The preparation of 32P-cap-labeled target RNA was performed as described before [8]. For VcAGO3 cleavage assays, targets were generated carrying a perfectly complementary site to the small RNAs tasiRNA#1, MIR357b and sRNA scaff 12, while target RNAs for AtAGO1 cleavage assays carried sites for MIR159a and MIR165. The in vitro cleavage reaction was carried out with 50 % (v/v) immunoprecipitated protein (beads) in 66.7 mM KCl, 6.7 mM MgCl2, 8.3 mM DTT, 1.7 mM ATP, 0.3 mM GTP and 3.2 U RiboLock RNase inhibitor (Thermo Scientific). The addition of target RNA (1–2 Bq/cm2) initiated the reaction which was carried out for 1.5 h at 25 °C. The RNA was subsequently extracted using Proteinase K digestion and phenol-chloroform extraction as described before [46].

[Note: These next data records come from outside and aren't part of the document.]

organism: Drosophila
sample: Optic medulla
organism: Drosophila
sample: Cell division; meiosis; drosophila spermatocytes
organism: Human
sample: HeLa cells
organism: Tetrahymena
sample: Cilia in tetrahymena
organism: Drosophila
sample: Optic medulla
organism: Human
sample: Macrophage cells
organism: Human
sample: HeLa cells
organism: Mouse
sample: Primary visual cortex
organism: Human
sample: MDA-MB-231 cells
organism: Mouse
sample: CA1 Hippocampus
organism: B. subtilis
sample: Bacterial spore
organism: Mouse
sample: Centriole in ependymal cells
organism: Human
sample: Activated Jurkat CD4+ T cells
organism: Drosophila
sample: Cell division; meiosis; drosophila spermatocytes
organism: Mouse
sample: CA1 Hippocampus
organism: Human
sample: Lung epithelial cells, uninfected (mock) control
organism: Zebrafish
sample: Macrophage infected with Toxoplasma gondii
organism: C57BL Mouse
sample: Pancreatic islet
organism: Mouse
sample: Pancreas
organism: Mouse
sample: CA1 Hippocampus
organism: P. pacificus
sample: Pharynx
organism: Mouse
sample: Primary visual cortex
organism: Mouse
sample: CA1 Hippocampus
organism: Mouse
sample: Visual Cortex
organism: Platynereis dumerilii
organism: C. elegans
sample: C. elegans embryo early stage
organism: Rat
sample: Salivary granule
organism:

To visualize the cleavage products, samples were run on an 8 % urea polyacrylamide sequencing gel (National diagnostics), dried on Whatman paper and exposed to a screen.
Cloning and sequencing of small RNAs
Small RNAs from total RNA samples were converted into sequencing libraries as described before [30]. The libraries were sequenced by Fasteris SA (Geneva, Switzerland) on an Illumina HiSeq2000 in a 50 bp single-end run. The RNA that was extracted from a VcAGO3 immunoprecipitation was cloned as described before [47] and sequenced on a MiSeq (Illumina) in a 66 bp single-end run.

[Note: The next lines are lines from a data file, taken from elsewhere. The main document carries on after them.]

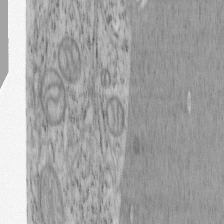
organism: Human
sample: HeLa cells
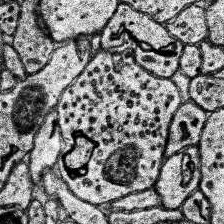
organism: Human
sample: Temporal Lobe
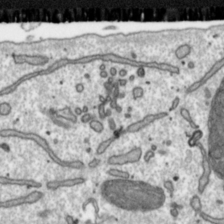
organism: Toxoplasma gondii
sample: Parasites in a vacuole inside a host cell
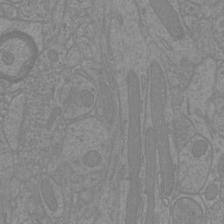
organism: Mouse
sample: Cortical neurons
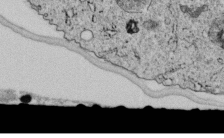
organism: C. elegans
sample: C. elegans embryo early stage
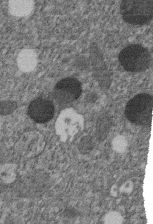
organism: C. elegans
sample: C. elegans embryo early stage
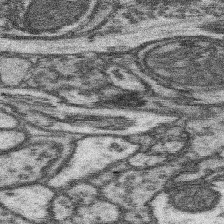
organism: Mouse
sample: Somatosensory cortex neuropil
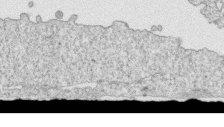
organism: Human
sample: HeLa cell HIV synapse
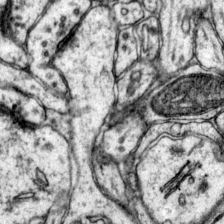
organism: Mouse
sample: Primary visual cortex
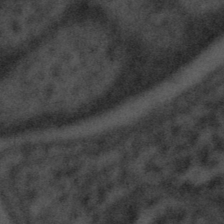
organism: Tuwongella immobilis
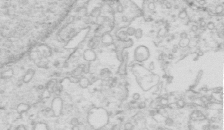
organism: Mouse
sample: Multiciliated cells
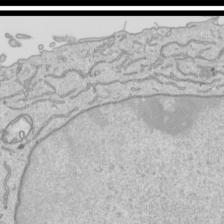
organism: Human
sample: Mitochondria in HCT116 cells
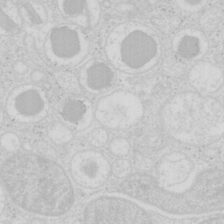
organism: Mouse
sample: Pancreas
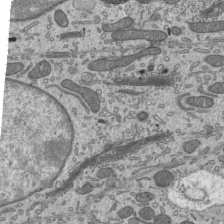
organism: Mouse
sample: Mouse epididymis efferent ductule cilia
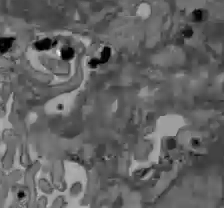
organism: C57BL Mouse
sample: Liver
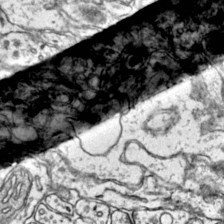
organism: Mouse
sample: Primary visual cortex
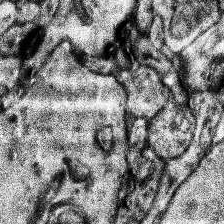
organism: Human
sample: Temporal Lobe
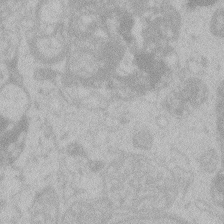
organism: Zebrafish
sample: Macrophage infected with Toxoplasma gondii
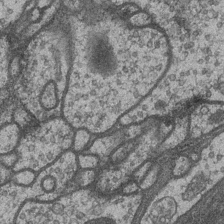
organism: Drosophila
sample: Optic medulla
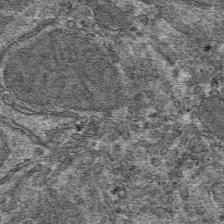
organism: Mouse
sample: Mouse hepatocytes
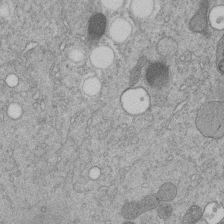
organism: C. elegans
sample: C. elegans embryo early stage
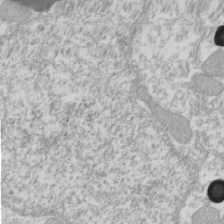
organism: Xenopus
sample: Cilia; centrioles in frog embryo cells
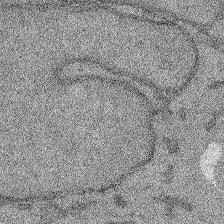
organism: Human
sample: HeLa cells
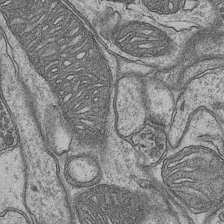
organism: Mouse
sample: CA1 Hippocampus
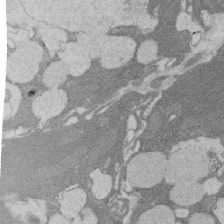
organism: Rat
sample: Salivary granule
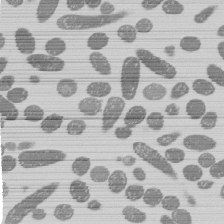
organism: E. coli
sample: Bacterial nucleoid
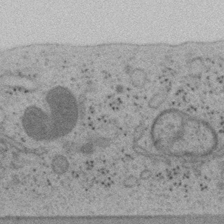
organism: Human
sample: HeLa cells
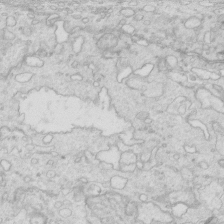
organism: Mouse
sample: Multiciliated cells
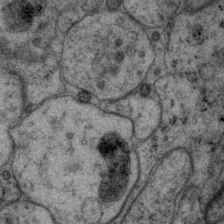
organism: P. pacificus
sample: Pharynx
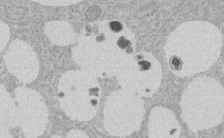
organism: Rat
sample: Salivary granule
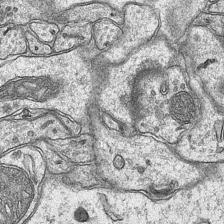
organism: Mouse
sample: CA1 Hippocampus
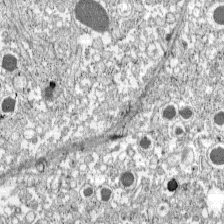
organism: C57BL Mouse
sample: Pancreatic islet
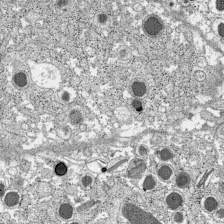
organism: C57BL Mouse
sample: Pancreatic islet
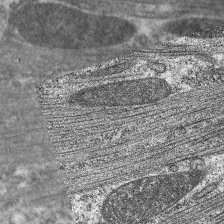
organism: C. elegans
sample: Pharynx
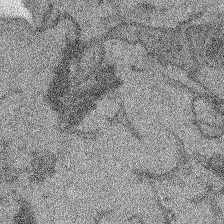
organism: Human
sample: HeLa cells
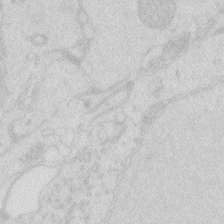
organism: Zebrafish
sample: Macrophage
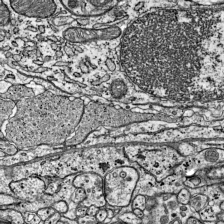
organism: Mouse
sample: Visual Cortex
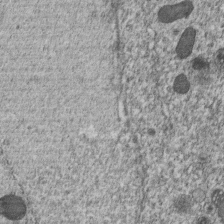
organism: C. elegans
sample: C. elegans embryo early stage
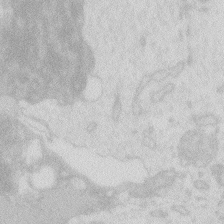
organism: Zebrafish
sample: Macrophage
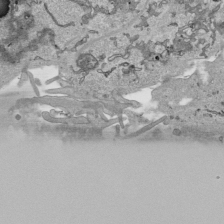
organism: Human
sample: Mitochondria in HCT116 cells
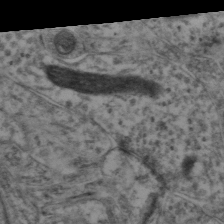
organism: Mouse
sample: Neocortex
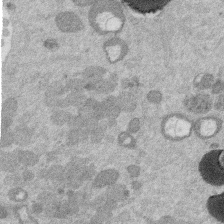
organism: Mouse
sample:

β-elimination treatment of small RNAs
Total RNA from vegetative somatic cells and vegetative gonidia was mixed with 20 pmol of a random oligo RNA (5′-UUAGUGAGAGUCCAAUUAAUU-3′, Biomers). Beta-elimination was performed as described previously [48].
13.5 μl of total RNA (10–20 μg, vegetative somatic cells or vegetative gonidia) were mixed with 4.5 μl of 5x borate buffer (148 mM borax, 148 mM boric acid, pH 8.6) and 2.5 μl of freshly dissolved 200 mM NaIO4. After incubation for 10 min at room temperature, 2 μl of glycerol were added to quench unreacted NaIO4. Samples were incubated for another 10 min at room temperature and then dried by vacuum centrifugation for 1 h at room temperature.
Samples were dissolved in 50 μl 1x borax buffer (30 mM borax, 30 mM boric acid, 50 mM NaOH, pH 9.5) and incubated at 45 °C for 90 min. 20 μg glycogen was added to each sample and the RNA was precipitated with 2.5 volumes of ethanol at −20 °C over night. RNA was collected by centrifugation at 17000 g, 4 °C, 30 min. Pellets were directly dissolved in RNA loading dye.